According to him, the more countries embrace the trend, the more difficult Nigeria will find it to sell its oil.

The stance of the House of Representatives on EVs reveals why the National Automotive Industry Development Plan (NAIDP) bill is yet to be signed into law. The auto policy bill has been dragging feet on the excuse that so many parts of it need to be rectified.

But the Federal Government pledged to support the automotive industry not minding if companies are producing combustible or electric vehicles. It demonstrated commitment to the pledge in 2019 by assigning the University of Nigeria, Nsukka, the University of Lagos, Usman Dan Fodio University and the Metallurgical Institute designs and tasked them to manufacture made-in Nigeria electric cars. The University of Nigeria Nsukka delivered an electric car made with 80% local content in less than a year, demonstrating the possibility of locally made EVs in Nigeria.

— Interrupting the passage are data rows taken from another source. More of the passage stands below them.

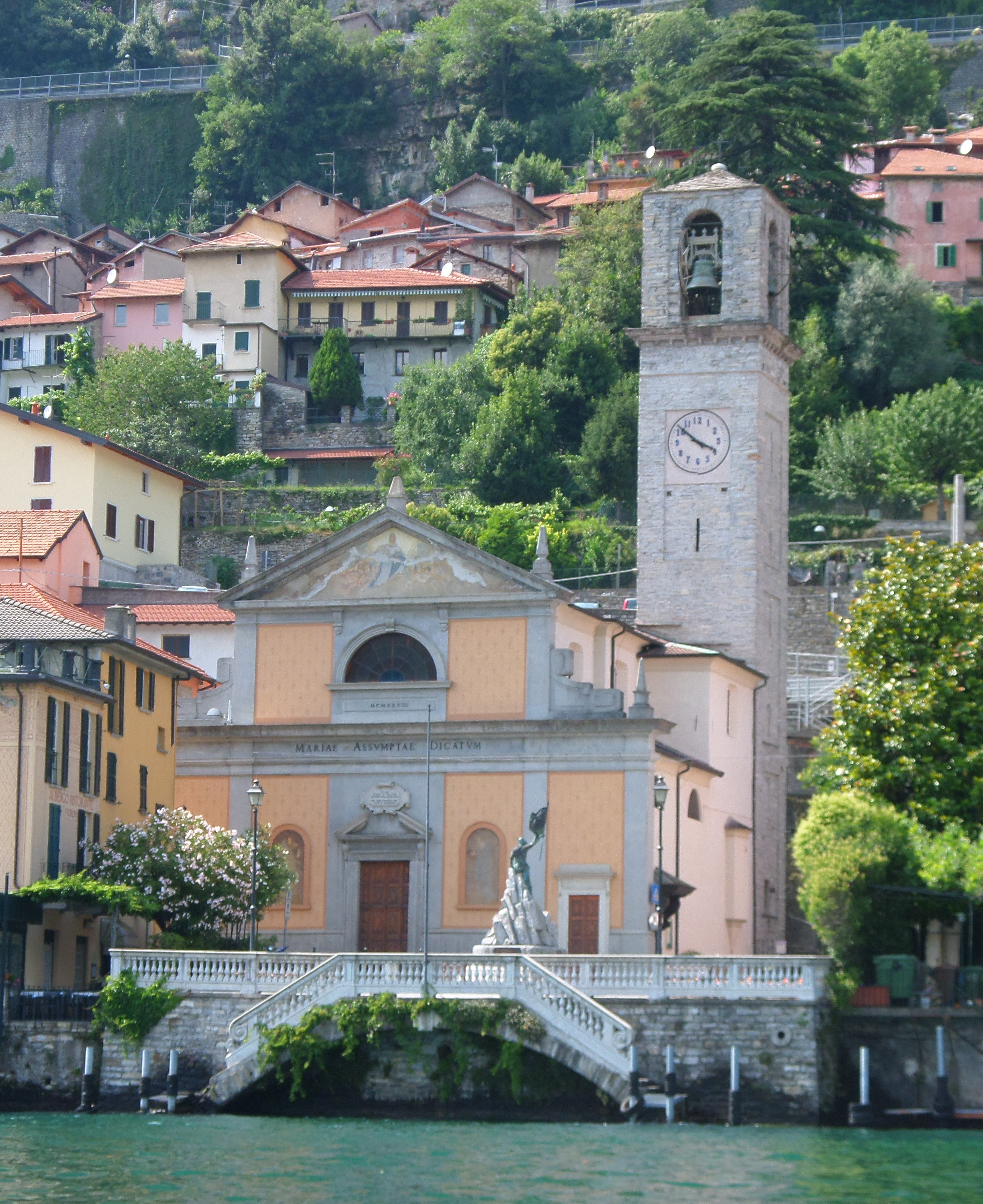 Chiesa parrocchiale di Carate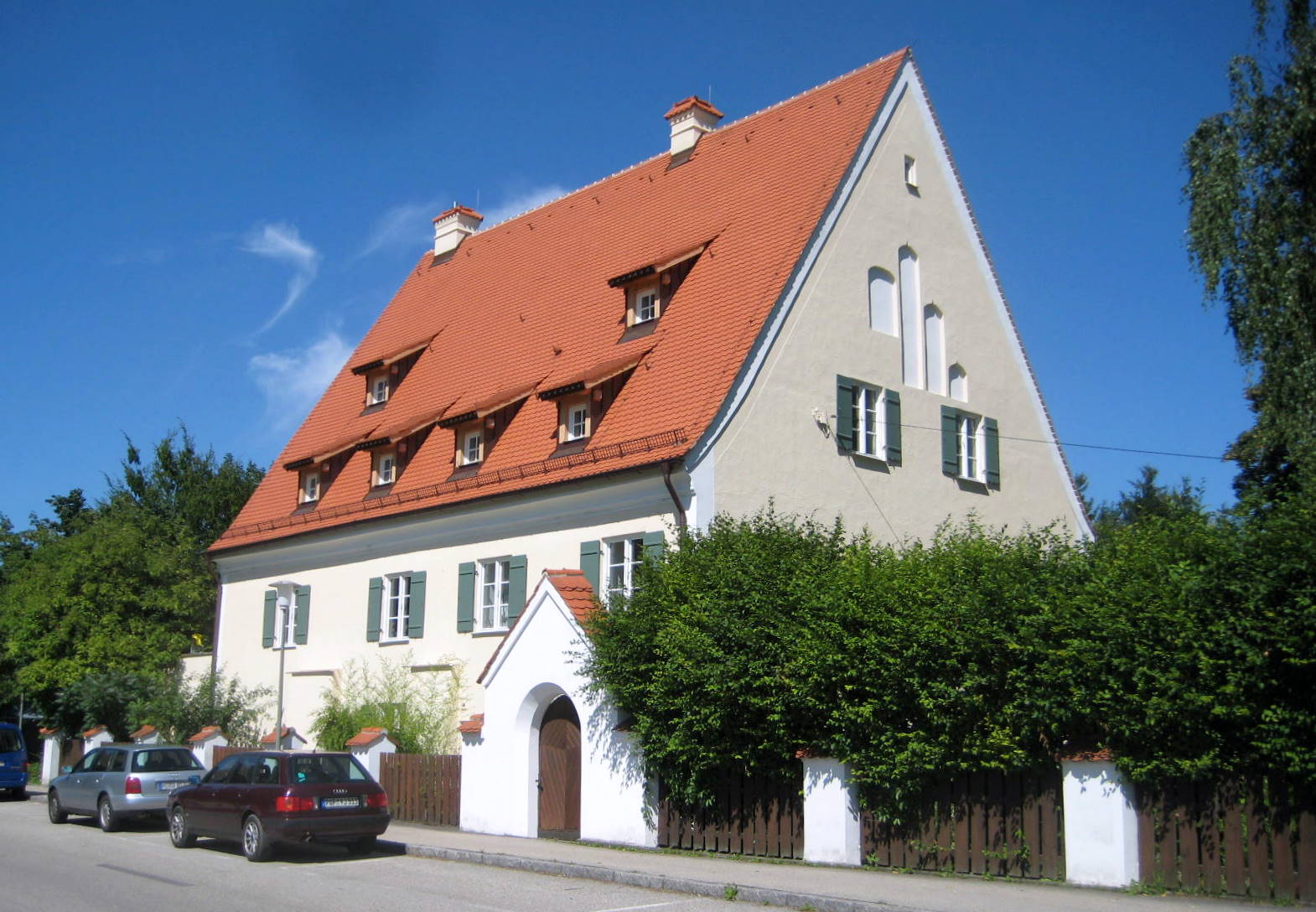 Münchsmünster ist eine Gemeinde des LKr. Pfaffenhofen a.d. Ilm.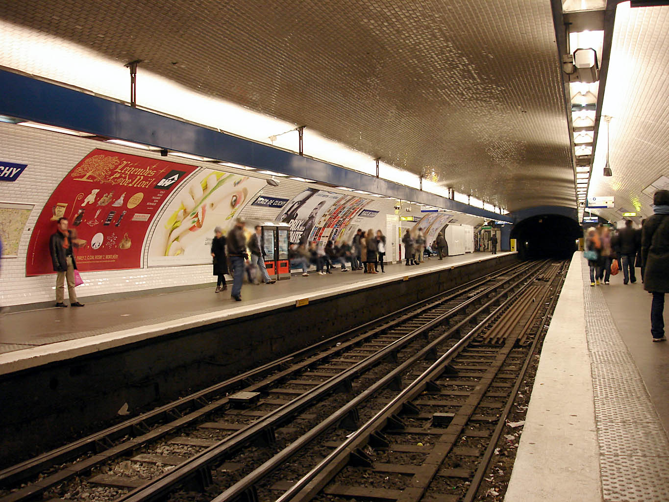 Station Place de Clichy de la ligne 2 du métro de Paris, France.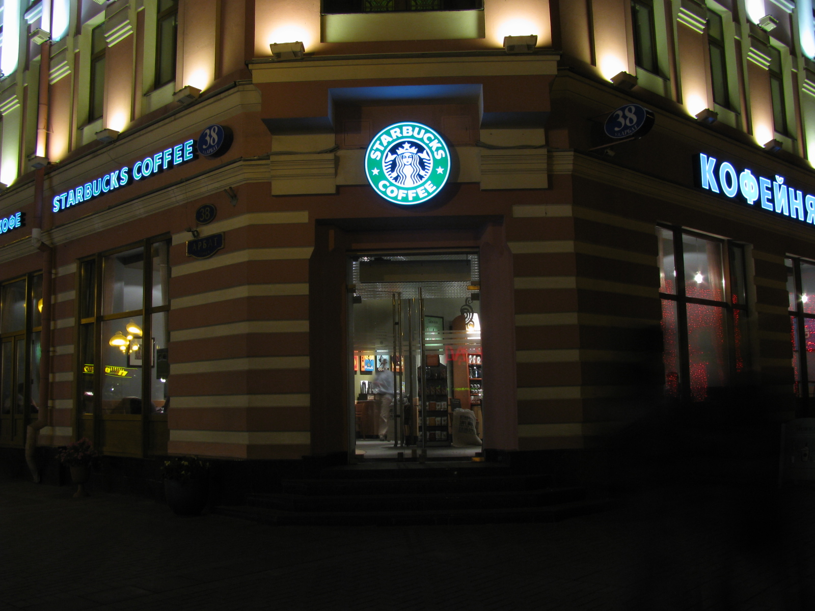 Кофейня Starbucks на Старом Арбате ( г. Москва )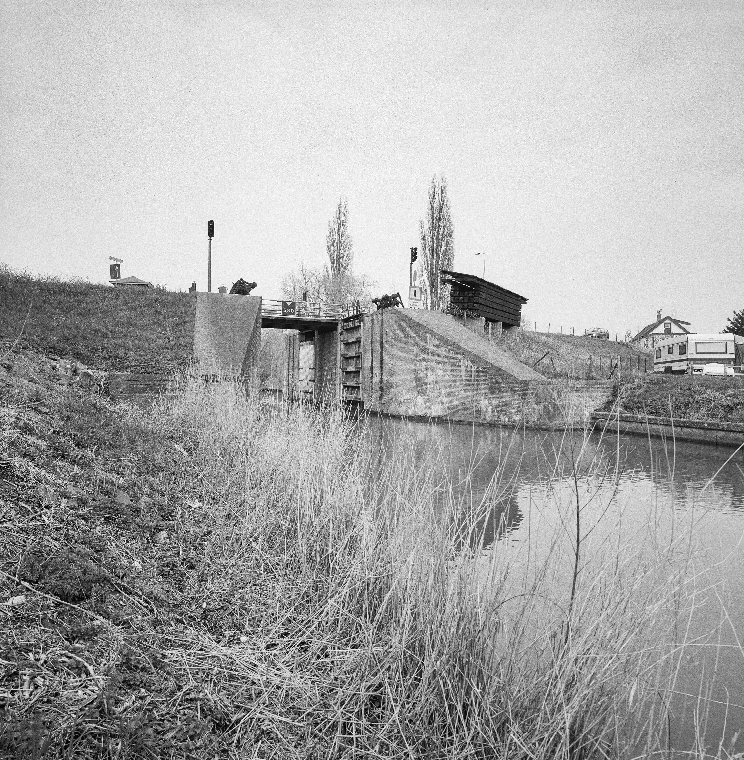 Inundatiesluis/ Sluis: Overzicht inundatiesluis (opmerking: Gefotografeerd voor MIP Gelderland, bladzijde 19)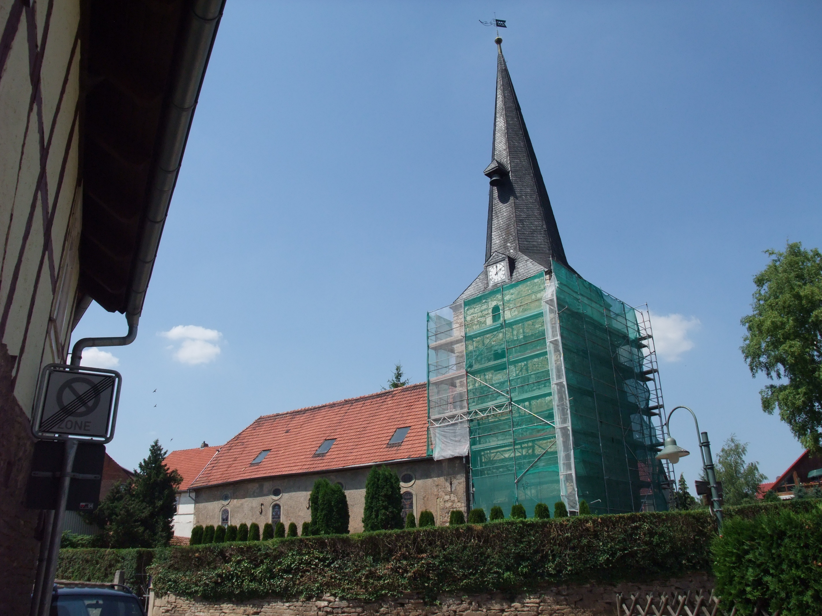 Kirche St. Georg in Großgrabe, Grabe, Deutschland.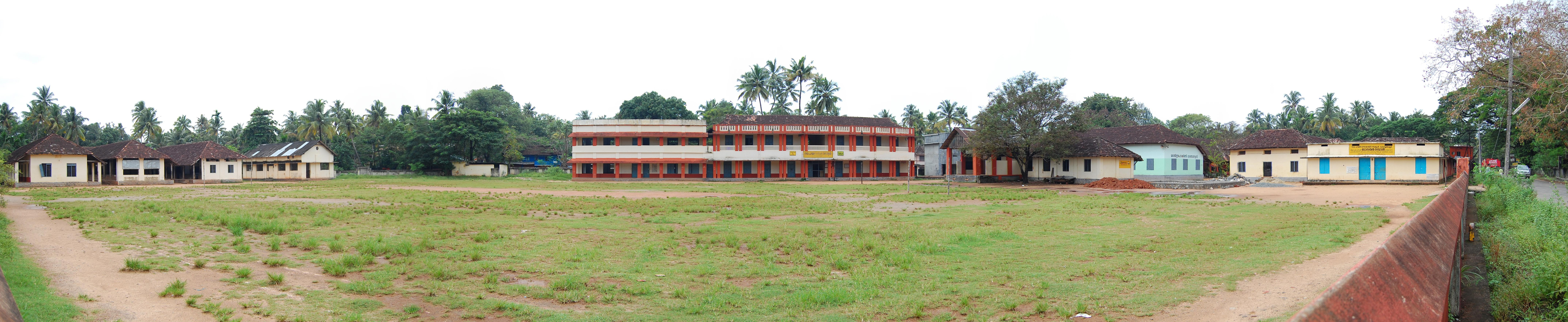 Government Boys High School Kodungallur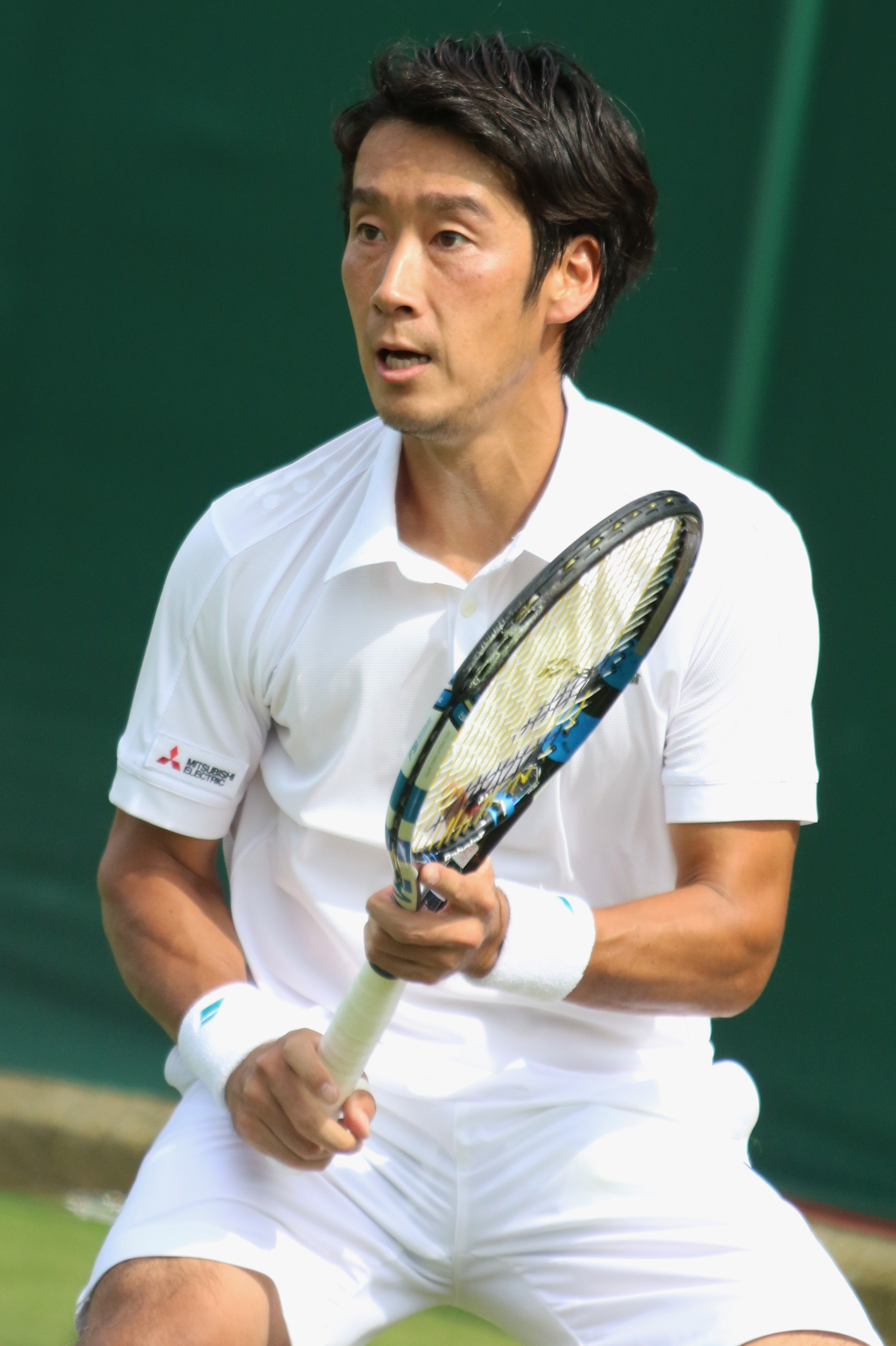 Sugita WM17 (9)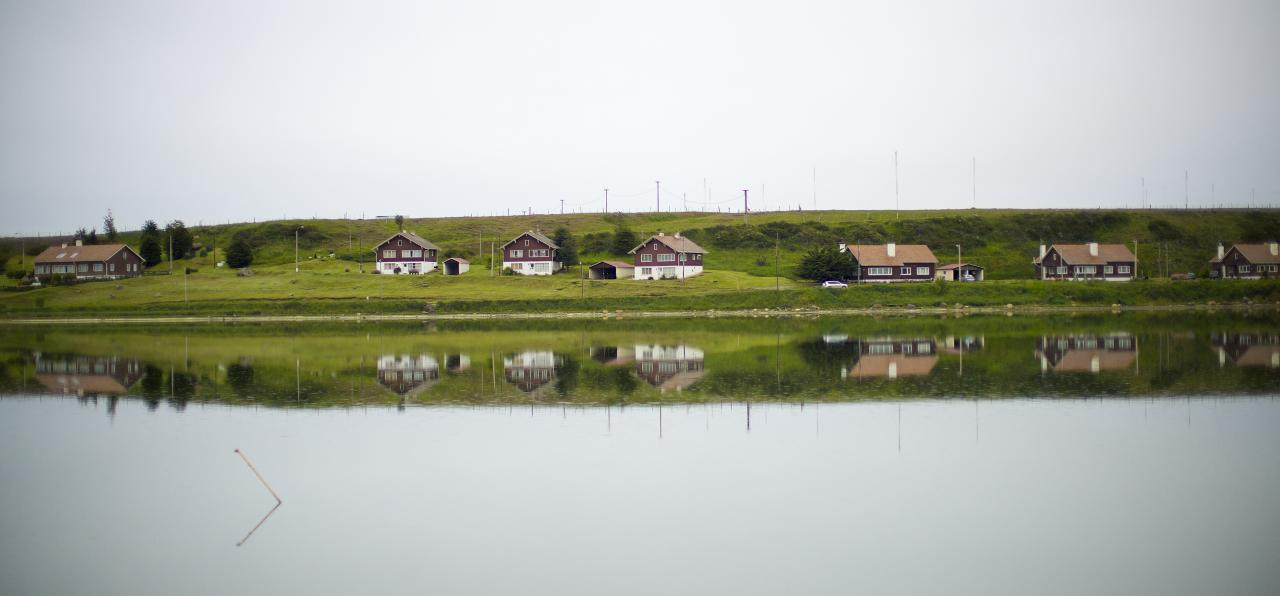 Ushuaia - El Fin del Mundo

However, whilst it appears that the Federal Government is in full support of the automotive industry, the recent downturn in the oil market as a result of low demand and climate concerns seems to have instigated doubts in the minds of the lawmakers who have repeatedly opposed any bill that will promote electric vehicles.

But as it has been noted by ex-Senator, Ben Murray Bruce, who was forthright in pushing the rejected bill for electric vehicles in Nigeria; “the world will not wait on Nigeria to attain the cleaner energy goal, the way it’s going, Nigeria will be left behind, and will find it hard to catch up.”